In most of the cost optimization scenarios, we have experienced that businesses chose to lift & shift their on-prem environments and right-size later. They prioritize speed and performance over cost, which results in oversized instances, thereby wasting a lot of unused resources. To maximize cloud ROI, we always recommend matching the instance type and size with the workload performance and capacity requirements at the lowest cost possible.
-Gaurav Sharma, CloudOps Specialist, Daffodil Software
Selecting the right storage solution depends upon a variety of factors- kind of access method (block, file, object), frequency of access (offline, online, archival), available /durability constraints, and access patterns (random, sequential). For cloud cost optimization, the following practices can be considered:
- Reduce reserved storage: Visualize and reduce storage buffer, wherever possible.
- Opt for tier-based storage: Tiered storage helps to select the storage based on business needs.

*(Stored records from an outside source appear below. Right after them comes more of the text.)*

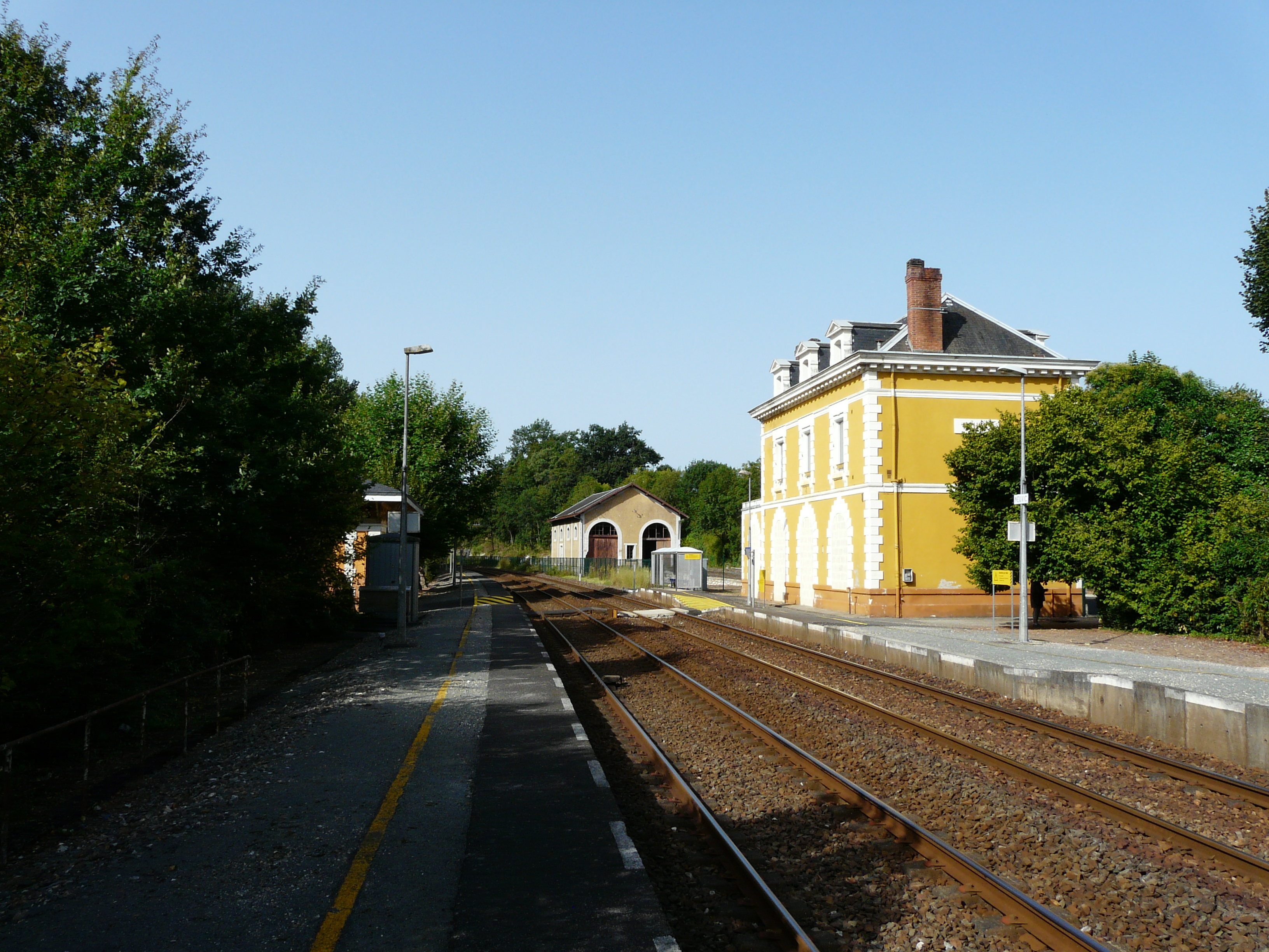 Les voies en direction de Bordeaux, gare de Neuvic, Dordogne, France.
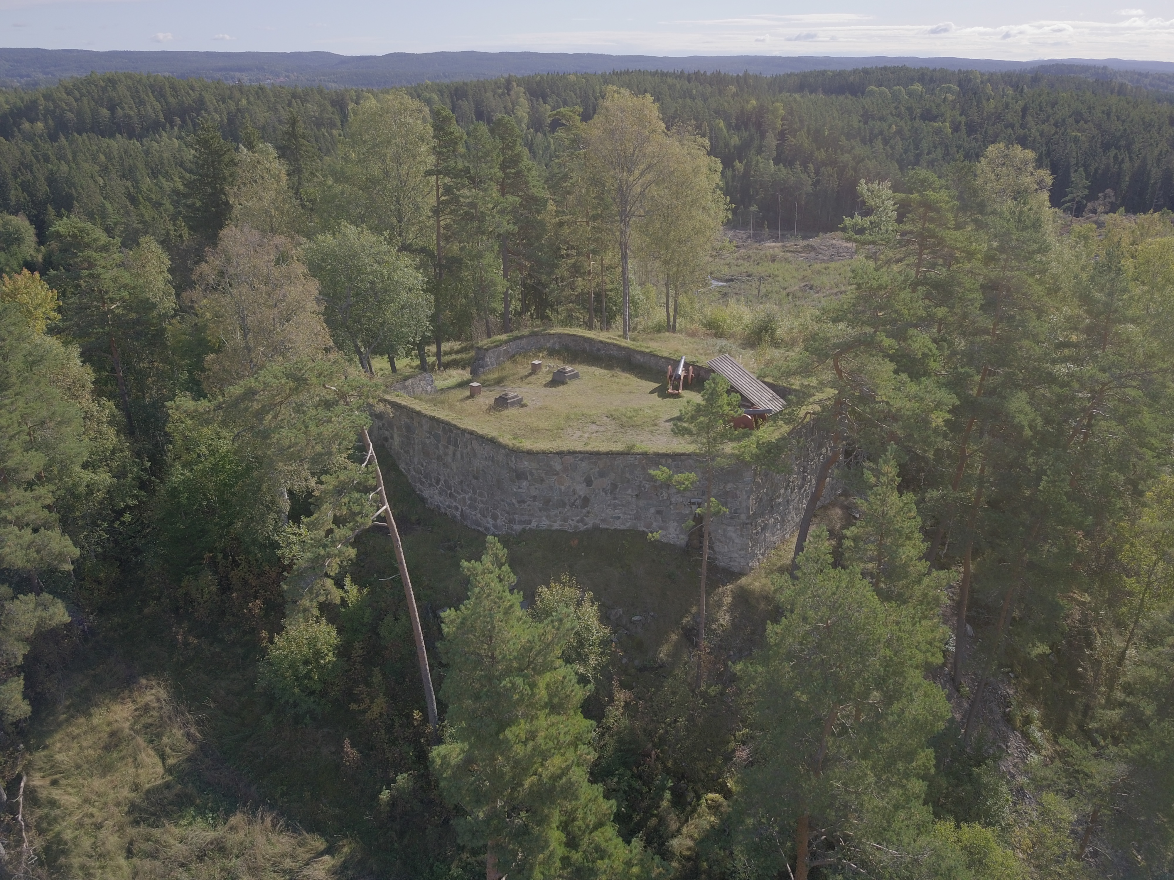 Basmo festning i Marker kommune
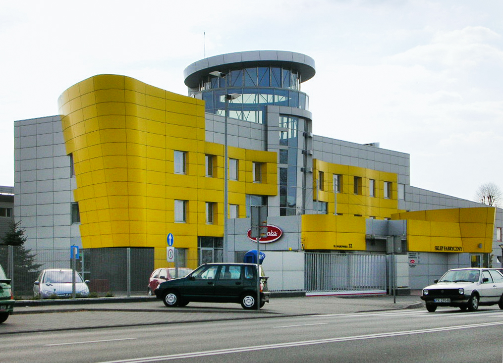 Kalisz - fabryka Pieczywa Culierniczego "Kaliszanka". Autor : Bartek Wawraszko (Bast)

For example, there can be data that won’t require performance-based storage, such as backups.
FinOps Approach to Cloud Cost Optimization
The traditional approach to cloud optimization has evolved. It’s real-time, data-driven, and collaborative. This paradigm shift in how the cloud environment, its performance, and the cost are handled is nowadays termed as FinOps.
FinOps is a cultural practice that enables businesses to derive maximum value from the cloud with data-driven decision-making. To understand how FinOps is bringing a transformation in managing the cloud cost, check out this detailed article on FinOps vs. the Traditional approach to cloud optimization.
At Daffodil, our approach to cost optimization is backed by FinOps practices, ensuring that businesses have measurable and visible savings on the cloud. Here is our 2-step approach to cloud cost optimization powered by FinOps.
Step 1: Discover cost-saving opportunities in the cloud
The first step to cloud cost optimization is to detect the cost anomaly. To figure out what’s causing the cost spikes, it’s important to have a clear picture of resource utilization and spending patterns. This may involve analyzing factors such as idle or underutilized resources, how the resources are procured, etc.
Step 2: Optimize and improve cloud infrastructure
Basis the report generated in the previous step, our DevOps experts take necessary actions to optimize the cloud environment (compute, network, storage, or database).
Step 3: Monitor and regulate cloud costs for future
To ensure that the infrastructure is optimized for tomorrow, team Daffodil creates a dashboard for unified visibility of cloud resource utilization and spending pattern. This keeps businesses in a position to keep the infrastructure optimized and control the cloud cost for the future. We automate the cost optimization cycle for you.